As you climb the value ladder toward business transformation, the contextual demands increase exponentially and the low-code now-code platforms all the grifters are using become obsolete.
10 Critical Lessons for Deploying RAG Agents in Enterprise Settings
Let's examine the key insights from Kiela's experience deploying RAG systems at scale, and how they relate to the economics and practical realities of building viable AI agent systems:
1. Systems Trump Models
Language models may get all the attention, but they're only about 20% of an effective enterprise AI solution. The RAG pipeline around the model—how you retrieve, process, and apply information—matters far more than having the latest LLM.
A great system with a mediocre model will outperform a great model with a mediocre system every time.
This remains the biggest problem with the constant shitposting on LinkedIn - nobody really cares what model you use in the wider context of the architecture and business objective of your solution. I continue to be stunned at how many people “like” such crap.
2. Specialise
While general-purpose AI assistants get the headlines, specialised systems that capture domain-specific expertise deliver more value in enterprise settings.
This specialisation creates a competitive moat that generic AI cannot match, particularly for domain-specific problems where the context is crucial.
This is exactly what I was talking about in this article where I introduce the concept of the Repeatable Expertise Pattern for Agentic use cases and it’s what I advocate for in my business.
3. Scale With Your Data
Your company's data isn't just an asset—it is your company in the long term. Why? Because people leave, but you data doesn’t.
The challenge isn't perfecting your data before AI can use it; it's building AI that can work effectively with your imperfect, messy data at scale. Companies that succeed here develop a significant competitive advantage.
4. Design for Production, Not Pilots
This lesson resonates deeply with my work on AI agent economics. Pilots are deceptively easy—building a demo RAG system with a few documents and ten users is trivial. But scaling to tens of thousands of documents, thousands of users, and dozens of use cases while meeting enterprise security and compliance requirements?
That's where most initiatives falter.
As I've documented in Part 4 of the Anatomy series, bridging this gap requires planning for production economics from day one—understanding the full stack of sovereignty costs, consumption patterns, and staffing requirements that real-world deployments demand.
5. Prioritise Speed Over Perfection
When deploying RAG agents, iteration speed trumps initial perfection. Getting your solution in front of real users early—even when it's barely functional—provides the feedback necessary to improve rapidly. This "hill-climbing" approach to improvement produces better results than attempting to design the perfect system before launch.

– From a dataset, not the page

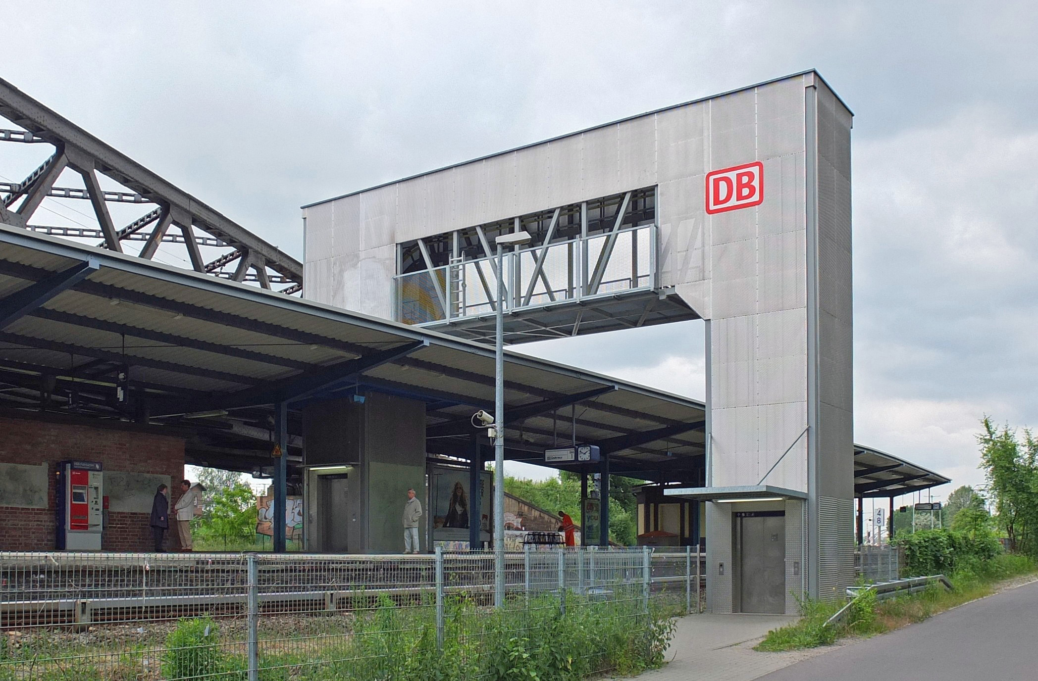 Peoplemover für den barrierefreien Zugang auf den S-Bhf Betriebsbahnhof Rummelsburg in Berlin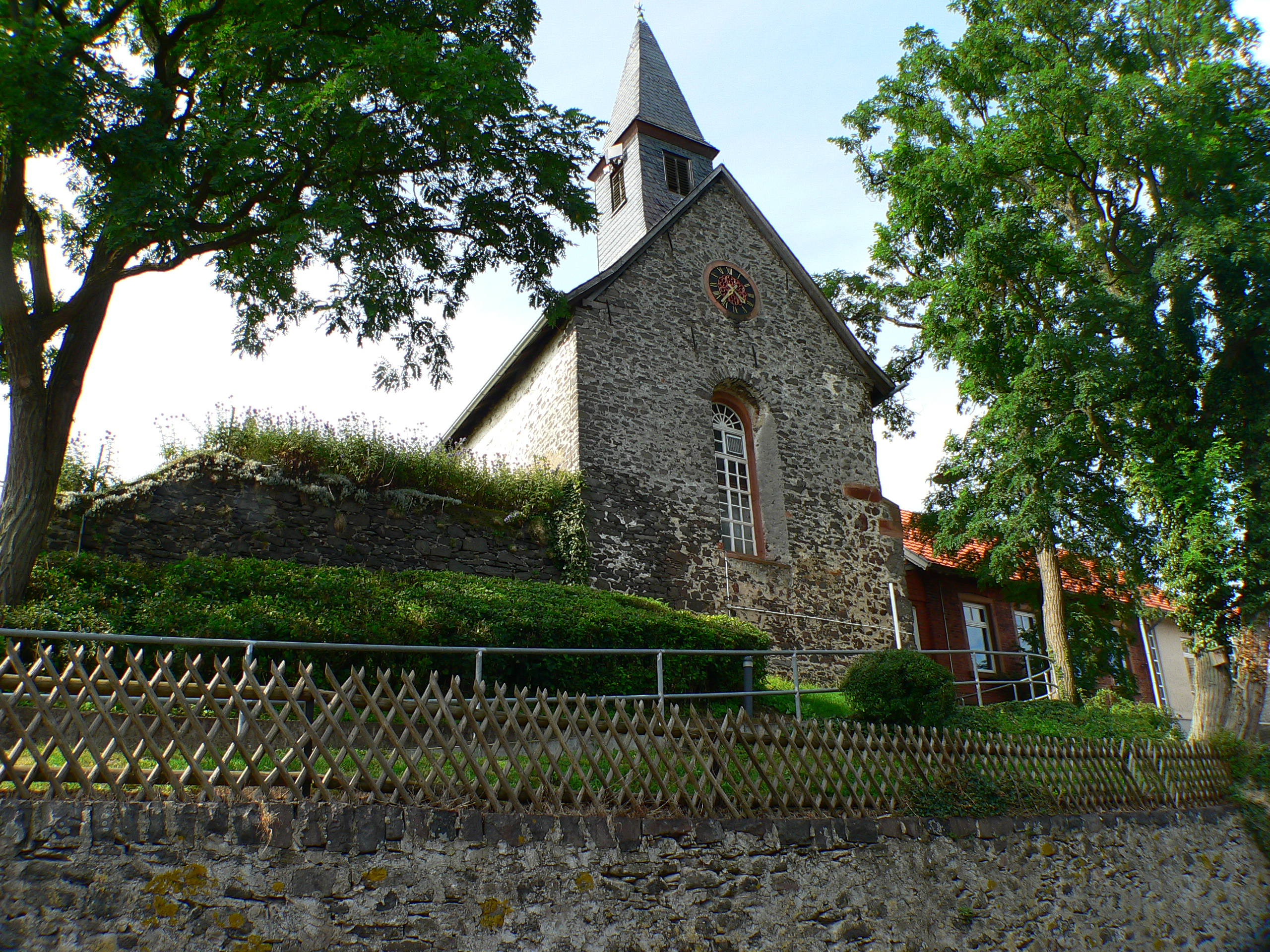 Dorfkirche von Stornfels, Stadtteil der Stadt Nidda in Hessen, Deutschland. Erbaut um 1850 aus der Zehntscheune der ehemaligen Burg Stornfels (800-1300)

6. Abstract Away the Boring Stuff
Don't waste engineering talent on mundane tasks like optimising chunking strategies or basic prompt engineering. These are solvable problems that can be abstracted away by platforms. Engineers should focus on delivering business value through differentiated features and applications, not reinventing RAG fundamentals.
While I agree with Kiela that this isn’t the best use of talent’s time, the purpose of your project always needs to be carefully considered and sometimes, it’s difficult to pull yourself away form the boring bits in an effort to understand what actually works best for a given use case.
7. Make AI Easy to Consume
Even the most powerful AI is worthless if nobody uses it. Successful RAG deployments integrate seamlessly into existing workflows rather than requiring users to adopt entirely new systems. The more frictionless the experience, the higher the adoption rate and subsequent value creation.
8. Design for the "Wow" Moment
The most successful AI deployments create that spark moment when users suddenly understand the technology's potential.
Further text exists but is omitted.